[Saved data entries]
***

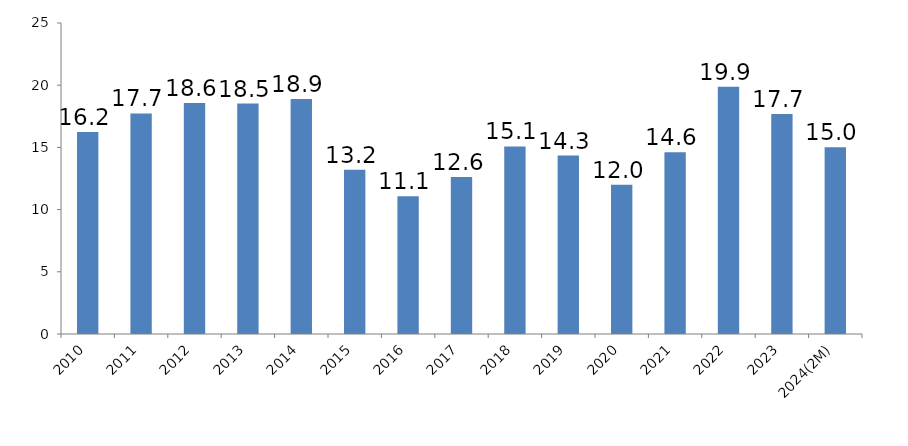
| Category | Value of Imported Energy : Total Import (%) |
|---|---|
| 2010 | 16.24 |
| 2011 | 17.73 |
| 2012 | 18.57 |
| 2013 | 18.52 |
| 2014 | 18.9 |
| 2015 | 13.2 |
| 2016 | 11.07 |
| 2017 | 12.63 |
| 2018 | 15.08 |
| 2019 | 14.34 |
| 2020 | 12 |
| 2021 | 14.61 |
| 2022 | 19.87 |
| 2023 | 17.69 |
| 2024(2M) | 15.02 |
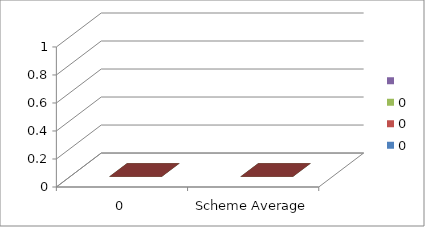
| Category | 0 | Series 3 |
|---|---|---|
| 0 | 0 |  |
| Scheme Average | 0 |  |
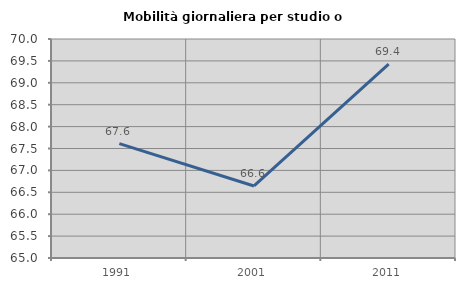
| Category | Mobilità giornaliera per studio o lavoro |
|---|---|
| 1991.0 | 67.613 |
| 2001.0 | 66.645 |
| 2011.0 | 69.429 |
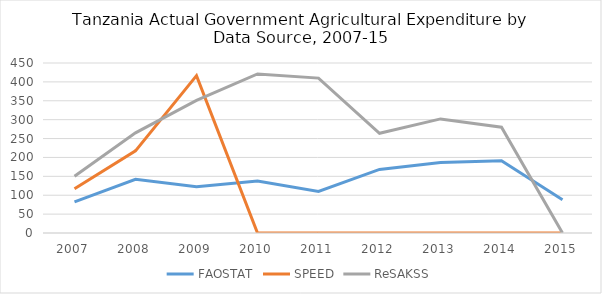
| Category | FAOSTAT | SPEED | ReSAKSS |
|---|---|---|---|
| 2007.0 | 82.63 | 116.866 | 150 |
| 2008.0 | 142.34 | 217.403 | 265 |
| 2009.0 | 122.36 | 416.477 | 351 |
| 2010.0 | 137.65 | 0 | 421 |
| 2011.0 | 109.88 | 0 | 410 |
| 2012.0 | 168.22 | 0 | 264 |
| 2013.0 | 186.71 | 0 | 302 |
| 2014.0 | 191.13 | 0 | 280 |
| 2015.0 | 87.94 | 0 | 0 |
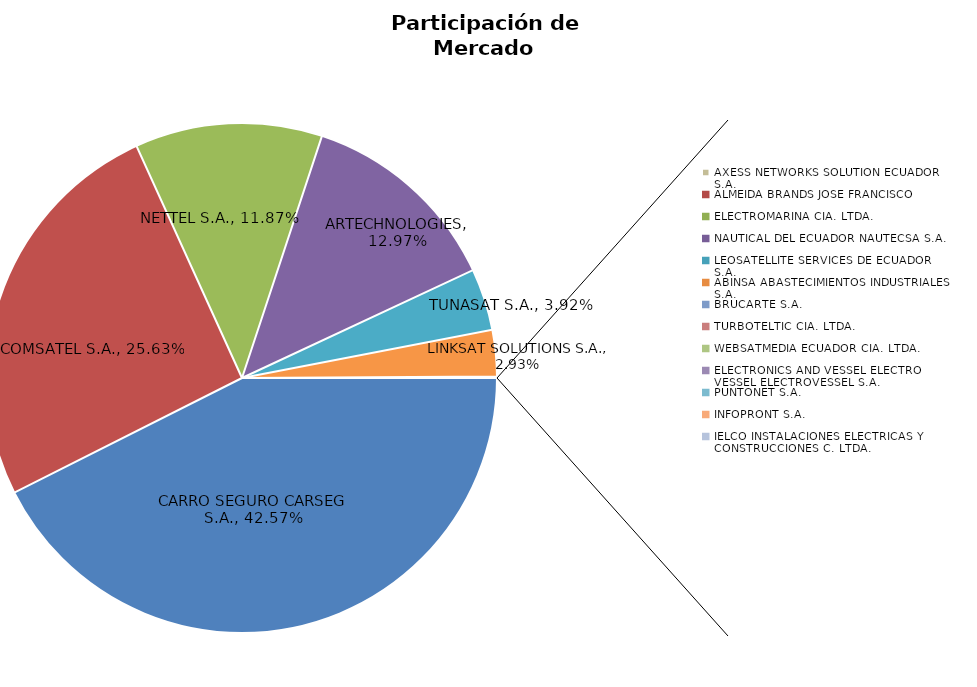
| Category | Series 0 |
|---|---|
| CARRO SEGURO CARSEG S.A. | 0.426 |
| COMSATEL S.A. | 0.256 |
| NETTEL S.A. | 0.119 |
| ARTECHNOLOGIES | 0.13 |
| TUNASAT S.A. | 0.039 |
| LINKSAT SOLUTIONS S.A. | 0.029 |
| AXESS NETWORKS SOLUTION ECUADOR S.A. | 0.001 |
| ALMEIDA BRANDS JOSE FRANCISCO | 0 |
| ELECTROMARINA CIA. LTDA. | 0 |
| NAUTICAL DEL ECUADOR NAUTECSA S.A. | 0 |
| LEOSATELLITE SERVICES DE ECUADOR S.A. | 0 |
| ABINSA ABASTECIMIENTOS INDUSTRIALES S.A. | 0 |
| BRUCARTE S.A. | 0 |
| TURBOTELTIC CIA. LTDA. | 0 |
| WEBSATMEDIA ECUADOR CIA. LTDA. | 0 |
| ELECTRONICS AND VESSEL ELECTRO VESSEL ELECTROVESSEL S.A. | 0 |
| PUNTONET S.A. | 0 |
| INFOPRONT S.A. | 0 |
| IELCO INSTALACIONES ELECTRICAS Y CONSTRUCCIONES C. LTDA. | 0 |
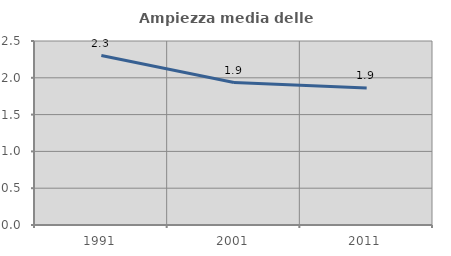
| Category | Ampiezza media delle famiglie |
|---|---|
| 1991.0 | 2.302 |
| 2001.0 | 1.935 |
| 2011.0 | 1.862 |
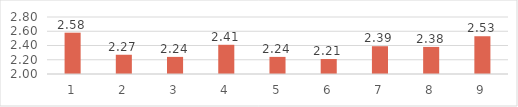
| Category | Series 0 |
|---|---|
| 0 | 2.58 |
| 1 | 2.27 |
| 2 | 2.24 |
| 3 | 2.41 |
| 4 | 2.24 |
| 5 | 2.21 |
| 6 | 2.39 |
| 7 | 2.38 |
| 8 | 2.53 |
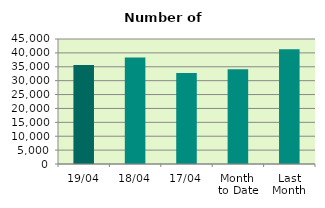
| Category | Series 0 |
|---|---|
| 19/04 | 35678 |
| 18/04 | 38356 |
| 17/04 | 32730 |
| Month 
to Date | 34069.636 |
| Last
Month | 41301.217 |
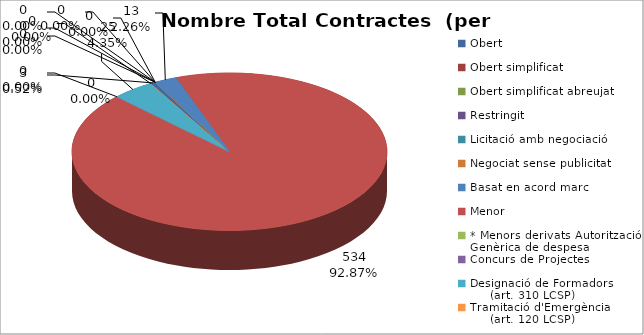
| Category | Nombre Total Contractes |
|---|---|
| Obert | 3 |
| Obert simplificat | 0 |
| Obert simplificat abreujat | 0 |
| Restringit | 0 |
| Licitació amb negociació | 0 |
| Negociat sense publicitat | 0 |
| Basat en acord marc | 13 |
| Menor | 534 |
| * Menors derivats Autorització Genèrica de despesa | 0 |
| Concurs de Projectes | 0 |
| Designació de Formadors
     (art. 310 LCSP) | 25 |
| Tramitació d'Emergència
     (art. 120 LCSP) | 0 |
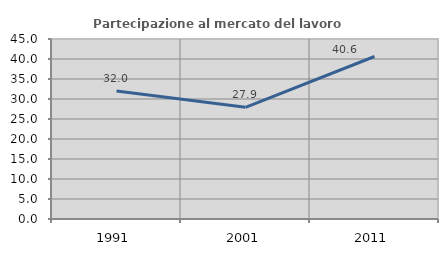
| Category | Partecipazione al mercato del lavoro  femminile |
|---|---|
| 1991.0 | 32 |
| 2001.0 | 27.928 |
| 2011.0 | 40.625 |
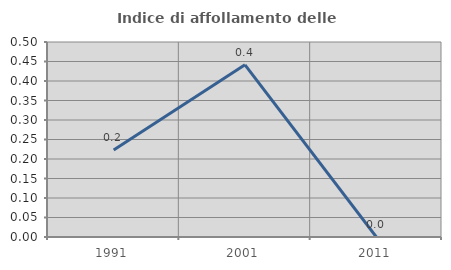
| Category | Indice di affollamento delle abitazioni  |
|---|---|
| 1991.0 | 0.223 |
| 2001.0 | 0.442 |
| 2011.0 | 0 |

***

### WHAT THE TASK ASKS
Look above for the line with "2022 | 19.87 |" and the line with "2011.0 | 40.625 |"; set down those two lines and all lines between them exactly, without pictures and without anything else.

### FINISHED EXERCISE
| 2022 | 19.87 |
| 2023 | 17.69 |
| 2024(2M) | 15.02 |
| Category | 0 | Series 3 |
|---|---|---|
| 0 | 0 |  |
| Scheme Average | 0 |  |
| Category | Mobilità giornaliera per studio o lavoro |
|---|---|
| 1991.0 | 67.613 |
| 2001.0 | 66.645 |
| 2011.0 | 69.429 |
| Category | FAOSTAT | SPEED | ReSAKSS |
|---|---|---|---|
| 2007.0 | 82.63 | 116.866 | 150 |
| 2008.0 | 142.34 | 217.403 | 265 |
| 2009.0 | 122.36 | 416.477 | 351 |
| 2010.0 | 137.65 | 0 | 421 |
| 2011.0 | 109.88 | 0 | 410 |
| 2012.0 | 168.22 | 0 | 264 |
| 2013.0 | 186.71 | 0 | 302 |
| 2014.0 | 191.13 | 0 | 280 |
| 2015.0 | 87.94 | 0 | 0 |
| Category | Series 0 |
|---|---|
| CARRO SEGURO CARSEG S.A. | 0.426 |
| COMSATEL S.A. | 0.256 |
| NETTEL S.A. | 0.119 |
| ARTECHNOLOGIES | 0.13 |
| TUNASAT S.A. | 0.039 |
| LINKSAT SOLUTIONS S.A. | 0.029 |
| AXESS NETWORKS SOLUTION ECUADOR S.A. | 0.001 |
| ALMEIDA BRANDS JOSE FRANCISCO | 0 |
| ELECTROMARINA CIA. LTDA. | 0 |
| NAUTICAL DEL ECUADOR NAUTECSA S.A. | 0 |
| LEOSATELLITE SERVICES DE ECUADOR S.A. | 0 |
| ABINSA ABASTECIMIENTOS INDUSTRIALES S.A. | 0 |
| BRUCARTE S.A. | 0 |
| TURBOTELTIC CIA. LTDA. | 0 |
| WEBSATMEDIA ECUADOR CIA. LTDA. | 0 |
| ELECTRONICS AND VESSEL ELECTRO VESSEL ELECTROVESSEL S.A. | 0 |
| PUNTONET S.A. | 0 |
| INFOPRONT S.A. | 0 |
| IELCO INSTALACIONES ELECTRICAS Y CONSTRUCCIONES C. LTDA. | 0 |
| Category | Ampiezza media delle famiglie |
|---|---|
| 1991.0 | 2.302 |
| 2001.0 | 1.935 |
| 2011.0 | 1.862 |
| Category | Series 0 |
|---|---|
| 0 | 2.58 |
| 1 | 2.27 |
| 2 | 2.24 |
| 3 | 2.41 |
| 4 | 2.24 |
| 5 | 2.21 |
| 6 | 2.39 |
| 7 | 2.38 |
| 8 | 2.53 |
| Category | Series 0 |
|---|---|
| 19/04 | 35678 |
| 18/04 | 38356 |
| 17/04 | 32730 |
| Month 
to Date | 34069.636 |
| Last
Month | 41301.217 |
| Category | Nombre Total Contractes |
|---|---|
| Obert | 3 |
| Obert simplificat | 0 |
| Obert simplificat abreujat | 0 |
| Restringit | 0 |
| Licitació amb negociació | 0 |
| Negociat sense publicitat | 0 |
| Basat en acord marc | 13 |
| Menor | 534 |
| * Menors derivats Autorització Genèrica de despesa | 0 |
| Concurs de Projectes | 0 |
| Designació de Formadors
     (art. 310 LCSP) | 25 |
| Tramitació d'Emergència
     (art. 120 LCSP) | 0 |
| Category | Partecipazione al mercato del lavoro  femminile |
|---|---|
| 1991.0 | 32 |
| 2001.0 | 27.928 |
| 2011.0 | 40.625 |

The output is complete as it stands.